Asked how she kept her spirits up, Reeve said she "had a great model."
"I was married to a man who never gave up," she said.
She was still looking well on Jan. 13, when she sang Carole King's "Now and Forever" at Madison Square Garden during the retirement ceremony for Mark Messier's New York Rangers jersey.
"Despite the adversity that she faced, Dana bravely met these challenges and was always an extremely devoted wife, mother and advocate," former President Clinton and Sen. Hillary Rodham Clinton said in a statement Tuesday.
They described Reeve as "a model of tenacity and grace" and an "inspiration to us."
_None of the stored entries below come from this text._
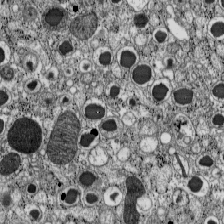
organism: C57BL Mouse
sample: Pancreatic islet
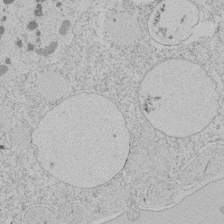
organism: Tetrahymena
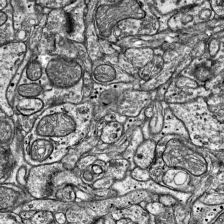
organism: Mouse
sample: Visual Cortex
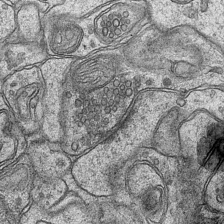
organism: Mouse
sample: CA1 Hippocampus
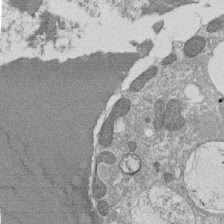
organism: Tetrahymena
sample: Cilia in tetrahymena
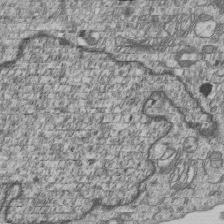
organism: Human
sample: MDA-MB-231 cells
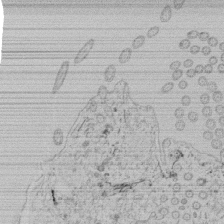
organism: Tetrahymena
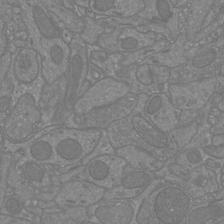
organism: Mouse
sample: Cortical neurons
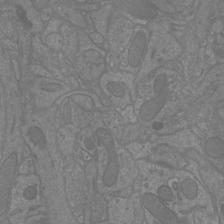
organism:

Sen. Diane Feinstein, D-Calif., said of Reeve: "I thought that after everything that she had gone through with Chris that she would have time to smell the flowers and be in the sun. But apparently that was not meant to be."
Christopher Reeve, star of Hollywood's "Superman" movies, died Oct. 10, 2004. After a horse-riding accident paralyzed him in 1995, he became an activist for spinal cord research.
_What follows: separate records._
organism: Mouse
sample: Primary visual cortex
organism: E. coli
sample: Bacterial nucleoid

Dana Reeve was a constant companion and supporter of her husband during his long ordeal and his work for a cure for spinal cord injuries. The couple had a 13-year-old son, Will, and Dana Reeve had two grown stepchildren, Matthew and Alexandra.
Reeve, who lived in Pound Ridge, had appeared on Broadway, off-Broadway and regional stages and on the TV shows "Law & Order," "Oz," and "All My Children."
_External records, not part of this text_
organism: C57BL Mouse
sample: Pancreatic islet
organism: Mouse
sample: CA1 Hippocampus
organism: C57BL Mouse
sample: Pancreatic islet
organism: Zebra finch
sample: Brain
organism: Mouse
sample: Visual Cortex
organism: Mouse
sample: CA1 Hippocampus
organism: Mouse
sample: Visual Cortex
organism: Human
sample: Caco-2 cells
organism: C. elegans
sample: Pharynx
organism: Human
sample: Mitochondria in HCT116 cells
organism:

She was performing in the Broadway-bound play "Brooklyn Boy" in California when she had to rush home to reach her husband's bedside before he died. She gave up the role for the New York run.
A month after she was widowed, before her own diagnosis, she told The Associated Press, "I definitely will be getting back to acting. ... I am an actress and I do have to make a living."
Reeve also was on the board of the Williamstown Theatre Festival in Massachusetts, where she met Christopher Reeve doing summer theater, and the Shakespeare Theatre of New Jersey.
A year ago, she won a Mother of the Year award from the American Cancer Society. A society vice president, Dr. Michael Thun, said Reeve "has shown strength and courage in the face of tremendous adversity." Doctors say 1 in 5 women diagnosed with the disease never lit a cigarette.
In addition to her son and step-children, she is survived by her father, Dr. Charles Morosini, and sisters Deborah Morosini and Adrienne Morosini Heilman.
No funeral plans were announced. The family said donations could be made in Dana Reeve's memory to the Christopher Reeve Foundation in Short Hills, N.J.